Brent crude edged above $113 a barrel, up more than $4 this week, on concerns that an insurgency in Iraq could trigger civil war and eventually crimp oil exports.
“The market in general is trying to assess the risks on Iraq. There was a big market reaction and then the IEA (International Energy Agency) said it did not see a risk to supplies so the volatility is reflecting this,” said Olivier Jakob at Petromatrix consultancy.
The dollar strengthened against a basket of major currencies for the first time in three sessions as Iraqi violence triggered a safety bid for the US currency. Higher US bond yields also underpinned the move. European stocks closed slightly lower but shares on Wall Street rose after Intel Corp. raised its full-year revenue outlook, citing stronger-than-expected demand for personal computers used by businesses.
Intel added the most gains to the three major indices on Wall Street, and its shares were up 6.9 percent at $29.89. MSCI’s all-country world equity index slipped 0.02 percent, and was down 0.7 percent for the week.
The FTSEurofirst 300 index of top European shares closed down 0.2 percent at 1,389.83, moving further away from this week’s 6-1/2-year high.

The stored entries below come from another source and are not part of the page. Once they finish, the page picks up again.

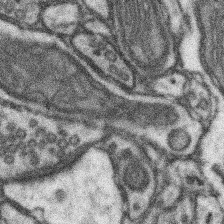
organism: Mouse
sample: Somatosensory cortex neuropil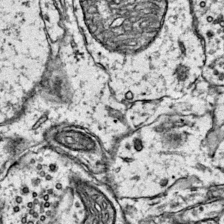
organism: Mouse
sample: Primary visual cortex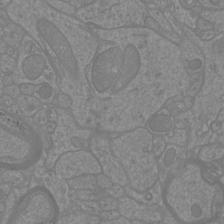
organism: Mouse
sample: Cortical neurons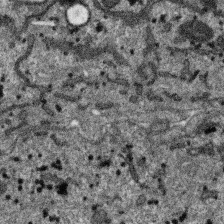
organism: Human
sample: Lung epithelial cells infected with SARS-CoV-2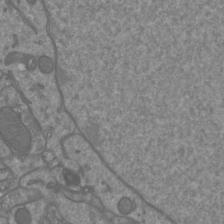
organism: Mouse
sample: Cortical neurons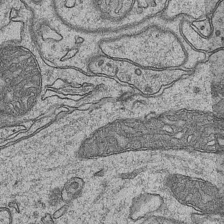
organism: Mouse
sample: CA1 Hippocampus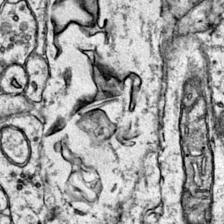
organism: Mouse
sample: Primary visual cortex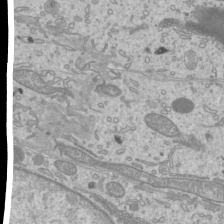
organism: Mouse
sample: Cilia; mouse epididymis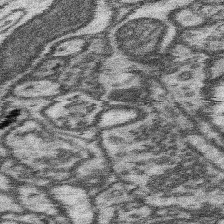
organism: Mouse
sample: Somatosensory cortex neuropil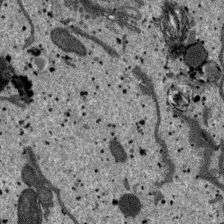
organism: Human
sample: Lung epithelial cells, uninfected (mock) control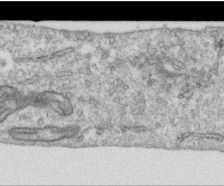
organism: Human
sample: Centriole in RPE cells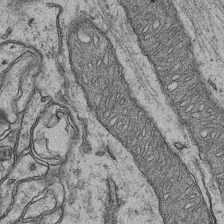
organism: Mouse
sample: CA1 Hippocampus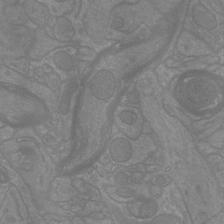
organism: Mouse
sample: Cortical neurons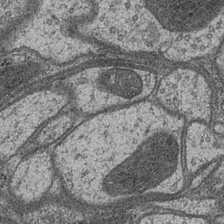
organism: Drosophila
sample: Optic medulla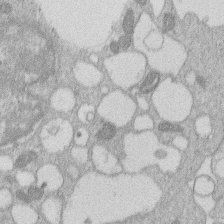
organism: Human
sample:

The Dow Jones industrial average added 11.85 points, or 0.07 percent, at 16,746.04.The Standard & Poor’s 500 Index was up 2.69 points, or 0.14 percent, at 1,932.80. The Nasdaq Composite Index was up 6.74 points, or 0.16 percent, at 4,304.37.
Brent was up 24 cents at $113.26 per barrel, off a peak of $114.69, its highest since September.
US crude was up 40 cents at $106.93, off a high of $107.68, also a nine-month peak.
The US dollar index, which measures the dollar against a basket of six major currencies, rose 0.08 percent at 80.657. The euro slid 0.15 percent against the dollar at $1.3530, while the dollar rose 0.3 percent against the yen at 102.01.
Despite the decline in riskier assets, benchmark US bond prices fell, pushing yields slightly higher. Sterling surged on Friday after the Bank of England hinted at an interest rate rise this year. Benchmark US 10-year notes fell 6/32 in price to yield 2.606 percent.